[Information supplied]
▬▬▬
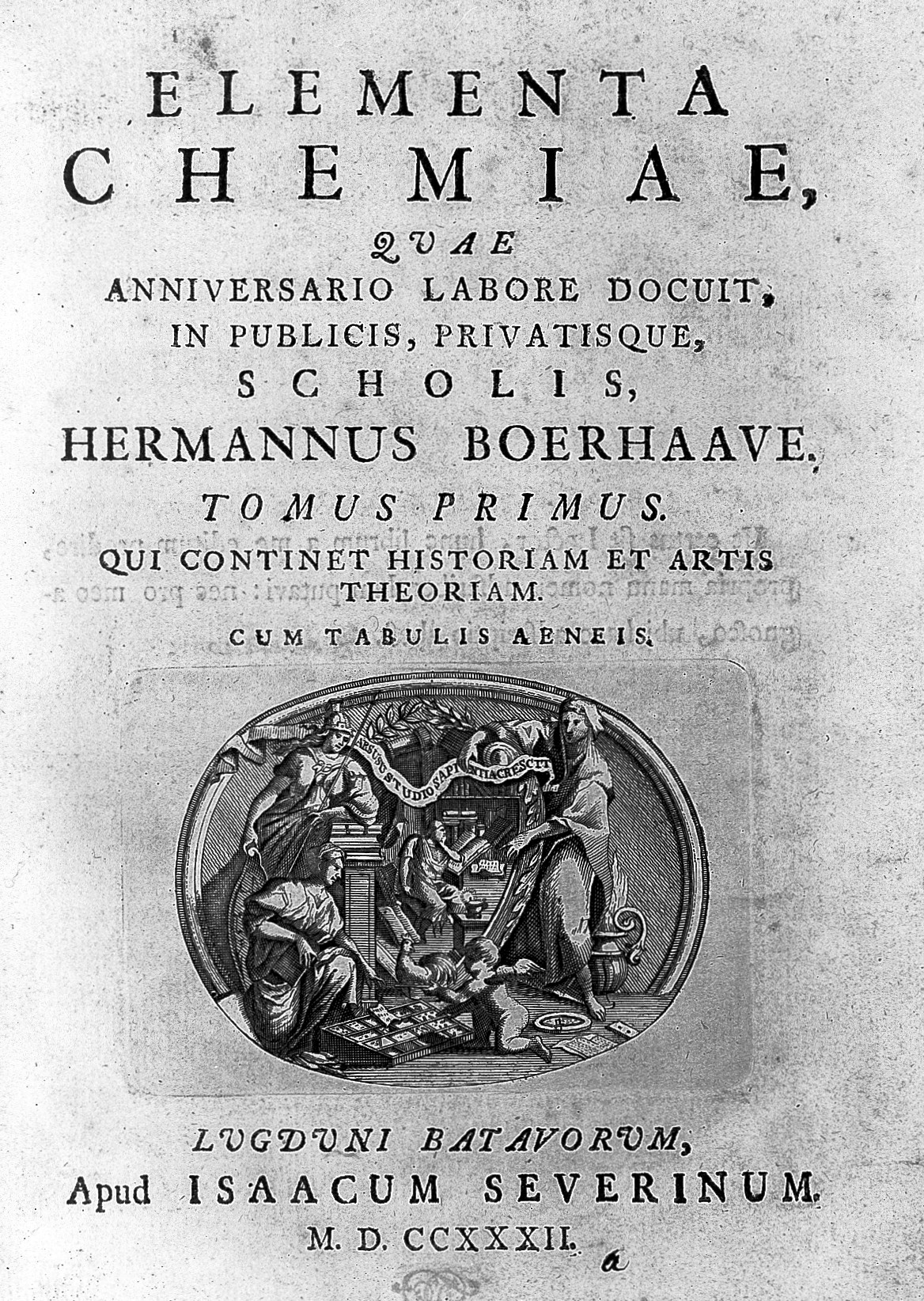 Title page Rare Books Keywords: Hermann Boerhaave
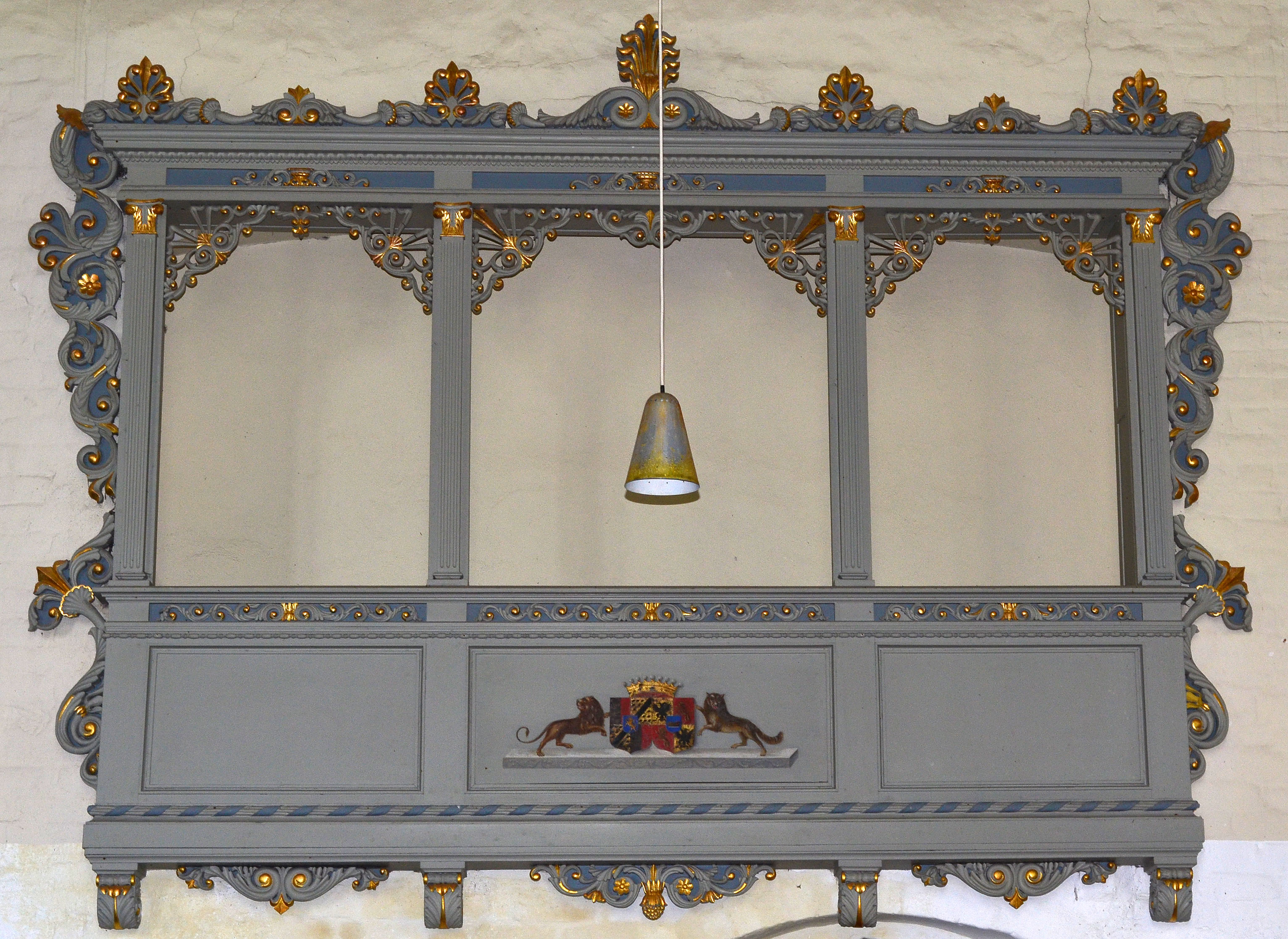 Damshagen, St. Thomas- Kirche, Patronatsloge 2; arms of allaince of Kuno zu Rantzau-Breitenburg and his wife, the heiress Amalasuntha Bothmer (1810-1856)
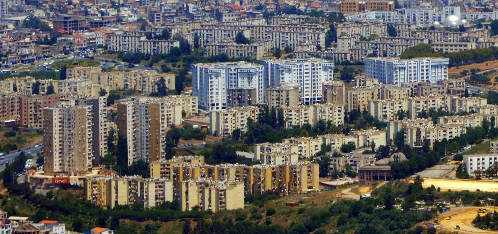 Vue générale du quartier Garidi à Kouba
▬▬▬
Leaving the pictures out, give back each line above exactly.

 Title page Rare Books Keywords: Hermann Boerhaave
 Damshagen, St. Thomas- Kirche, Patronatsloge 2; arms of allaince of Kuno zu Rantzau-Breitenburg and his wife, the heiress Amalasuntha Bothmer (1810-1856)
 Vue générale du quartier Garidi à Kouba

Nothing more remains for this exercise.